# Poor me, I'm a victim, too afraid to face the world



## philandrjack (Feb 20, 2013)

So I just had a session with my therapist and I asked him:

"Why do I tend (I don't always do it, most of the time I'm strong and shut up) in my relationship with myself to play the victim, and the I can't change?"

It was an interesting conversation. Basically he told me that I was afraid to face the world and that I "use" DP/DR to not have to really face it.

What was still more interesting is that afterwards I talked to my mother about my issues with how I was raised etc. and while she admitted a lot of things, she also denied others. She told me I was being a victim.

And, to be honest, I think she was right. I actually take responsibility for my life, I am a law student, have decent grades, etc. I don't stay at home all day saying oooh poor me I have DP what to do what to do. I passed that point years ago. I actually live life, I am educated about DP and trying to get over my issues, BUT (and it is a HUGE BUT) I still have that sense of being inadequate. I still feel bad, helpless, hopeless even if I know that I'm not. I'm strong, I take care of myself in a lot of stuff but when it comes to the important issues I run away and feel like a victim.

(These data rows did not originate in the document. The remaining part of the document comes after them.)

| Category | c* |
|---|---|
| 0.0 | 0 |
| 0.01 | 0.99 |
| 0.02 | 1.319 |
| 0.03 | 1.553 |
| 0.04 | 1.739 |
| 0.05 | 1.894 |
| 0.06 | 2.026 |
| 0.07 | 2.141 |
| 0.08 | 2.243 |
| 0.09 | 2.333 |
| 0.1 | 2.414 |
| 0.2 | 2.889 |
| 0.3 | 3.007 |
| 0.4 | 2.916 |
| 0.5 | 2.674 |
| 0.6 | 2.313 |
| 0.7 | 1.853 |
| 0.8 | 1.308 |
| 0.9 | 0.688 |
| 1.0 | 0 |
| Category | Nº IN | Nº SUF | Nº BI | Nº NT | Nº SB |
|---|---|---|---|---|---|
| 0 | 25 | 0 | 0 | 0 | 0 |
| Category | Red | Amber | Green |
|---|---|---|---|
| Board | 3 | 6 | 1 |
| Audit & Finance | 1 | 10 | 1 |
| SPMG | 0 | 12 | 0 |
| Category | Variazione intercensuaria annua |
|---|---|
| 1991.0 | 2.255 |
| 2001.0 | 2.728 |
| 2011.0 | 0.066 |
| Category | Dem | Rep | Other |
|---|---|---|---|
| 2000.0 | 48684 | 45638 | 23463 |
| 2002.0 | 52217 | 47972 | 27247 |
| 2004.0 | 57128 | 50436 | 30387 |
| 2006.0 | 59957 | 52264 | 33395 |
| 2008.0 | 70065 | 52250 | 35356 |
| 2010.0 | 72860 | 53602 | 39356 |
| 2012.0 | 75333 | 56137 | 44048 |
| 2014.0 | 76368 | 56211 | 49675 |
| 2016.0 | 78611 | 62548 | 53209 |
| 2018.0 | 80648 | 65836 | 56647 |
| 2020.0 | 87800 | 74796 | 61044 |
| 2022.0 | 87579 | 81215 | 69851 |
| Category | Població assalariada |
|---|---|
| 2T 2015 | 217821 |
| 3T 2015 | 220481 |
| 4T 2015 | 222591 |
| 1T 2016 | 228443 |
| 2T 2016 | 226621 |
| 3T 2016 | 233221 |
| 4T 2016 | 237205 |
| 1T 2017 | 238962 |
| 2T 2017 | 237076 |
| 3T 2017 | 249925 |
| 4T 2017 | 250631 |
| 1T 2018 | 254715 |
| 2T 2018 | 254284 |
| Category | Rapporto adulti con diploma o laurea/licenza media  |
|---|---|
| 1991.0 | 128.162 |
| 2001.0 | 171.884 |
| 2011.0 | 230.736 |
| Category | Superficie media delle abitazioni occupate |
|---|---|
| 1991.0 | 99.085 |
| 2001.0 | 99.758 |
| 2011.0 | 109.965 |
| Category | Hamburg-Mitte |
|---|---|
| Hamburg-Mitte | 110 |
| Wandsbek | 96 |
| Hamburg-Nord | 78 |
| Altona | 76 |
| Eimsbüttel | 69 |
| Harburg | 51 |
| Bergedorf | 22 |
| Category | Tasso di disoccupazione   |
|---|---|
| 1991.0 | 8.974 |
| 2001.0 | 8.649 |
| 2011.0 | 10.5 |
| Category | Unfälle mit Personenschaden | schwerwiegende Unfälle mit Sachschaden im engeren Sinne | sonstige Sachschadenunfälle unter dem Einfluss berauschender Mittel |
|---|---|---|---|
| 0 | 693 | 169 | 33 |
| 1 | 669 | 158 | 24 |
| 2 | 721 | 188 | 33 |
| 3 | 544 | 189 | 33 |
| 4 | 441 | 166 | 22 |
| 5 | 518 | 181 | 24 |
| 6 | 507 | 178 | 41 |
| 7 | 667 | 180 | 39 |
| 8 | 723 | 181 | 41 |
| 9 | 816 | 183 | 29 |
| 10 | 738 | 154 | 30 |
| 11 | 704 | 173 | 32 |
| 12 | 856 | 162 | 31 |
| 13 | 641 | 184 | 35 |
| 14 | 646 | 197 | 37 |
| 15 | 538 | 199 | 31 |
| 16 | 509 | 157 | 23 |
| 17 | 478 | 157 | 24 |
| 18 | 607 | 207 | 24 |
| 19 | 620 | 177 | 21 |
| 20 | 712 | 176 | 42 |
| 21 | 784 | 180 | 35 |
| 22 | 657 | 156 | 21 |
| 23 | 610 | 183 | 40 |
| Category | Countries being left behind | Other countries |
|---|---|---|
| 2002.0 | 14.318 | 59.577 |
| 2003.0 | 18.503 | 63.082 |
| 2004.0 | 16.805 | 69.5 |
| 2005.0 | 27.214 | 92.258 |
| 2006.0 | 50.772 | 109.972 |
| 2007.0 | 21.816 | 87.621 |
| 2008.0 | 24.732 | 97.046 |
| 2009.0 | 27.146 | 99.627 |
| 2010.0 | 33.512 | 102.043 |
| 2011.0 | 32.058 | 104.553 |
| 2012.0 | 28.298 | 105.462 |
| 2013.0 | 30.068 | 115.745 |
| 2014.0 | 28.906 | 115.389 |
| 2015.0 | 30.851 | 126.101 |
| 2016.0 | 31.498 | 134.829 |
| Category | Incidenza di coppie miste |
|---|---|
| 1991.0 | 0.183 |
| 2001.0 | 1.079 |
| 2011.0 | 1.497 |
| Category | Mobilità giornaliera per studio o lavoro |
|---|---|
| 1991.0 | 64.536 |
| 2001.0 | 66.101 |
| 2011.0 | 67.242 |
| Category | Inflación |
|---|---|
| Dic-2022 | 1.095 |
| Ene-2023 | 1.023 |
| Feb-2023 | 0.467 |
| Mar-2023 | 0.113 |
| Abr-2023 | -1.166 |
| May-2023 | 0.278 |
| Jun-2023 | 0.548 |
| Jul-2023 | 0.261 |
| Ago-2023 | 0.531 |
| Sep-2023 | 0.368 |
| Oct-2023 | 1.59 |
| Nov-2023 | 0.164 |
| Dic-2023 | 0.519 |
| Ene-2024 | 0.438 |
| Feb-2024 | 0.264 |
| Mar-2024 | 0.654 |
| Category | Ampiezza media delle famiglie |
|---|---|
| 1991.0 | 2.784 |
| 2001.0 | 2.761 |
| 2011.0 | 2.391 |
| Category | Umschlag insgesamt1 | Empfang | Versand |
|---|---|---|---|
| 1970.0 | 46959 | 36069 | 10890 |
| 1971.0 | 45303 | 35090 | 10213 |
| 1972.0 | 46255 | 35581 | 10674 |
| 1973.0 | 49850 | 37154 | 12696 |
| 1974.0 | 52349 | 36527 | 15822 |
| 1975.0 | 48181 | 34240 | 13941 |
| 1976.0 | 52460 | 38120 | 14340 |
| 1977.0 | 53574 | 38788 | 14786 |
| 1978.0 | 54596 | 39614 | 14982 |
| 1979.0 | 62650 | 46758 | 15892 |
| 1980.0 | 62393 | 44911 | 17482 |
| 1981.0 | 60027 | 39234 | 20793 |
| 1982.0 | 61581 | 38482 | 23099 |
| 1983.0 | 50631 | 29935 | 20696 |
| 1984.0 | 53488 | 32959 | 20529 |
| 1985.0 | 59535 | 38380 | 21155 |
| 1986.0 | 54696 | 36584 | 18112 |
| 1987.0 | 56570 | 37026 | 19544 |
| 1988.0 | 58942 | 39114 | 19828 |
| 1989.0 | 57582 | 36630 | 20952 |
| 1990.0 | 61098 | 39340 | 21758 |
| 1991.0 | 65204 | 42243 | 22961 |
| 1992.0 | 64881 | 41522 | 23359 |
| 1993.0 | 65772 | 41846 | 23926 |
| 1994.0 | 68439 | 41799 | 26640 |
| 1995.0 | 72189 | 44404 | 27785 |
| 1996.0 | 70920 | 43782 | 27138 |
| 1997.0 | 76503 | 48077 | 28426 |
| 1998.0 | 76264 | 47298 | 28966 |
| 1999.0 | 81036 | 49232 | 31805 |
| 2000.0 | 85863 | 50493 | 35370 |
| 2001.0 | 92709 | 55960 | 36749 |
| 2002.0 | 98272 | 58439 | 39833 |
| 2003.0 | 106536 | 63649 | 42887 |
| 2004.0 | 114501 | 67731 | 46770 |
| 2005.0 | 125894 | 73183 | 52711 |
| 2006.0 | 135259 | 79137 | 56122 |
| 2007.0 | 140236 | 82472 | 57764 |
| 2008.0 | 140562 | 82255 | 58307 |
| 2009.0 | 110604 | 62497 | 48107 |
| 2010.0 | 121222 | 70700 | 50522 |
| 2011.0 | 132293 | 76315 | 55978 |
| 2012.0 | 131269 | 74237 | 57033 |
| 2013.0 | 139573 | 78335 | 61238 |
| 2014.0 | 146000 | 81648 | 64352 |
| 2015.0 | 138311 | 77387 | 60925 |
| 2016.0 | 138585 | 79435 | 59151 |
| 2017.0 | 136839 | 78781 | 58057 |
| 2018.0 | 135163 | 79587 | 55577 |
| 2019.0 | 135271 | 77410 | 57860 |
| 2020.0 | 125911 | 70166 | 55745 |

And now to my point: What would you do? Do you think digging in the past is the right thing to do? Or do I have to face my fears like Fearless says? I am a bit confused though because whenever I face my fears, I face them with DP/DR to protect myself. And actually I think that my biggest issue has to do with self love and self worth, and lot of sadness and repressed anger, but how to fix that? I understand about learning about the past etc, I think I've done it, but I just can't let go. Am I just fooling myself and further dissociating from my problems? Any help appreciated Thanks

edit: I actually have a hard time of dealing with my past in a constructive way


----------



## Guest (Sep 19, 2013)

http://www.socialanxietysupport.com/forum/f26/the-toxic-shame-thread-the-cause-of-sa-for-most-98335/

I think you already saw it, but here is that post about toxic shame from the anxiety forum; it has a lot to do with lacking self-love and worth. The most you can accomplish by looking at your past is integrating it on an emotional level, and understanding how it effects you in present. I'd recommend you focus on what bothers you now and work your way backwards, that way you'll be more productive and still come up with some insight on your past.

Finding the root of your problem is important, but it's buried so you need to identify the rest of the issue, that will lead you to the root of it.


----------



## philandrjack (Feb 20, 2013)

Selig said:


> I personally believe coming to terms with these issues will lessen the risk of relapse down the road. Some members may say it is not needed, and to focus on the present. But for some of us, our DP/DR stems from continuing to focus on the present with unresolved issues from the past.
> 
> It's not your mothers place to call you a victim, if she admits to mistakes, that is not your fault nor do you deserve to be dismissed on it.





Antimony said:


> http://www.socialanxietysupport.com/forum/f26/the-toxic-shame-thread-the-cause-of-sa-for-most-98335/
> 
> I think you already saw it, but here is that post about toxic shame from the anxiety forum; it has a lot to do with lacking self-love and worth. The most you can accomplish by looking at your past is integrating it on an emotional level, and understanding how it effects you in present. I'd recommend you focus on what bothers you now and work your way backwards, that way you'll be more productive and still come up with some insight on your past.
> 
> Finding the root of your problem is important, but it's buried so you need to identify the rest of the issue, that will lead you to the root of it.


thanks both


----------



## NEEDMOREBLAZE (Apr 8, 2013)

Fearless said:


> The bolded sentence is a LIE. A L-I-E. Self-deception, self-fooling. It means you DON'T face them. You still dissociate. That is the wall you need to climb through, only to find out that all of the fears are really phantom fears, except one, the root one.
> 
> *The problem is a twisted twist*: FEAR itself is FEARFUL for you, because it reminds you to what happened when you faced overwhelming fear. So you don't let yourself feel the fear.
> 
> ...


FEARLESS do you believe that "disassociation" is apathetic in nature?? One does not place enough value in ones self, so instead of motivation and enthusiasm to overcome our challenges, there are excuses made and no action taken to eliminate the causes of stress and fear.


----------



## philandrjack (Feb 20, 2013)

Fearless said:


> As long as you don't know what you feel and why, you can only repress your feelings, but not control them. You are still using dissociaton as the go-to thing to do during stress. You need to catch dissociation as it happens, and totally seperate the experience from every angle.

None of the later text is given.